Ultimately, we are concerned at the Government proposal to include lone parents in compulsory work interviews. We think that the Government should withdraw plans to target lone parents when they first claim benefit since this is usually a crisis point. Few lone parents claim benefits after losing a job, more often it follows the trauma of divorce, separation or desertion, leaving a violent partner, the birth of a child or bereavement. In any event, lone parents need time to recover and to prioritise the needs of their (equally traumatised) children. They need to claim benefit speedily in order to feed and protect them.

Most lone parents want to work at some point and the voluntary New Deal for Lone Parents has had a promising start. Introducing compulsory work interviews now risks jeopardising lone parents' confidence in the scheme Government must tread very carefully if it is to ensure that the best of the New Deal is not lost.

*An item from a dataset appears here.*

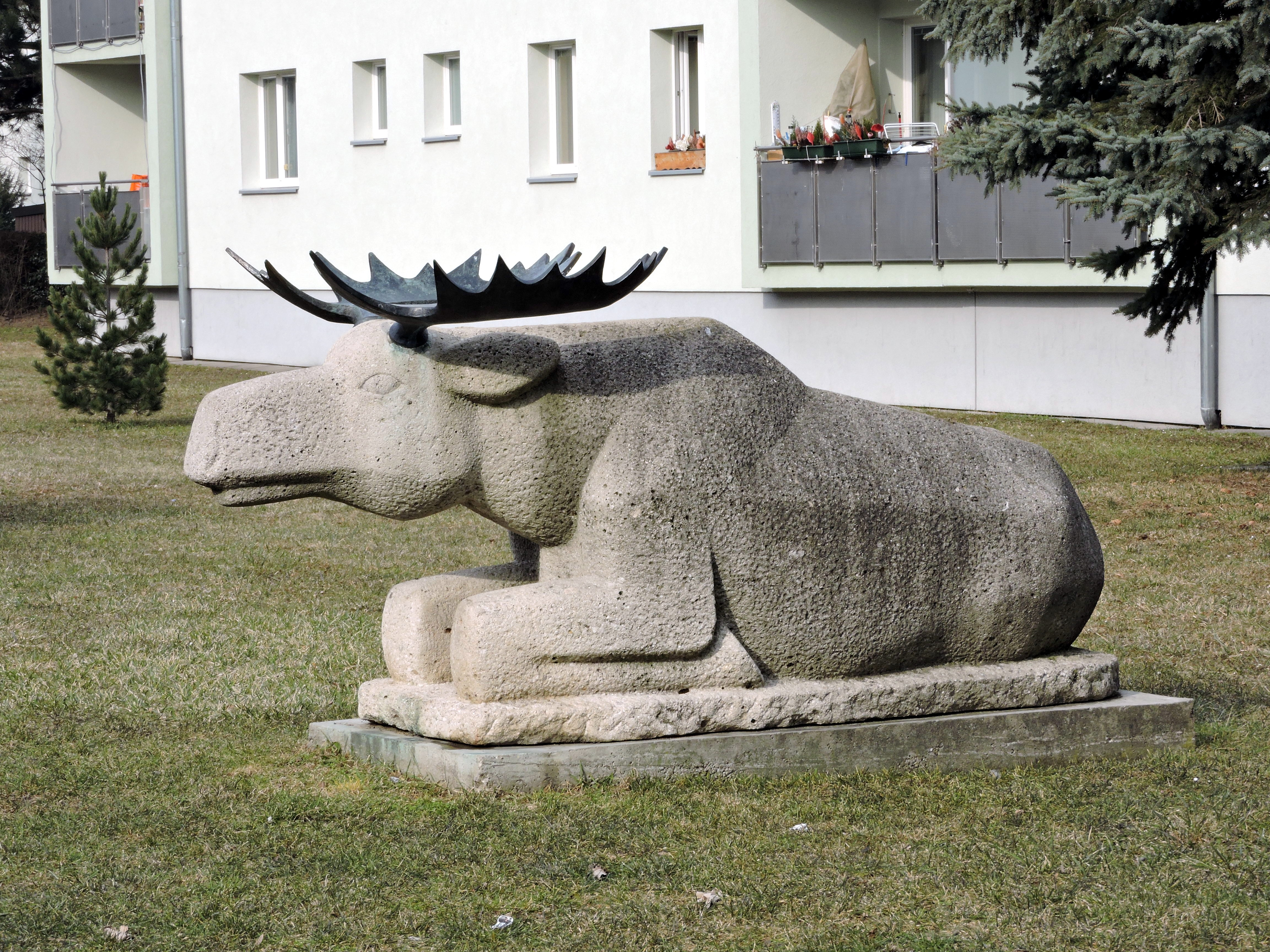 Elch - Plastik eines liegenden Elchs (Stein/Bronze)

4.1 The Welfare Reform Bill—Clause 47

Clause 47 gives the Secretary of State regulation-making powers to impose a requirement to take part in a "work-focused interview" as a condition of receiving benefit and in certain circumstances as a condition of continuing to receive the full amount. This interview applies to anyone claiming income support, housing benefit, council tax benefit, widows benefits, incapacity benefit, severe disablement allowance and invalid care allowance (sub-section 2). Failure to attend means that a lone parent will be treated as if they have not made a benefit claim while failure to attend any subsequent interview will result in a benefit reduction (Clause 47. New Section 2A(1) & (4)).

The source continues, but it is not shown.